From the complex of data provided by these researches, it is therefore clear that more than 60% of the global workforce is unemployed; some are content with occasional jobs with real starvation wages. So-called "instability" predominates everywhere, partly due to the accelerated cycles of restructuring of production processes, by which capitalism tries to slow down the crisis which instead is getting worse every year. (In the last seven/eight years 7-5 percentage points have dropped from the recorded GDP of "strongly developing" countries such as China, Russia, India, Brazil: the first of these in "capital-socialist" clothes!)

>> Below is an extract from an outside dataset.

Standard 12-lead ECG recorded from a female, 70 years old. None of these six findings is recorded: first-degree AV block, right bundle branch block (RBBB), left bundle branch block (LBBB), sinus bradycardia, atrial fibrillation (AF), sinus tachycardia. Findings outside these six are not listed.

Still on the subject of unemployment, we would like to point out that the so-called "European standardisation" has also set new statistical parameters which record as “employed” anyone who has worked for very short periods, even for an hour a day! Only those who come to an employment agency, from whose lists — after 4 weeks — they disappear, are classified as official unemployed.

And we conclude with a quick glance at that other great imperialist power: China which is struggling to increase its monetary reserves (at present about $3 trillion). For this reason, the banks' compulsory reserve ratio has been lowered by one percentage point, reflecting evident alarm for the level of China's total domestic credit, which exceeds 250% of GDP, that is more than $34 trillion dollars (84% in the private sector). Suffice it to say that in 2008 that credit stood at 148% of a lower GDP: a nice dynamic! Beijing's "boast" remains that in the same period "accumulated" savings are equal to 492% of GDP. Capital in the service of "Chinese socialism".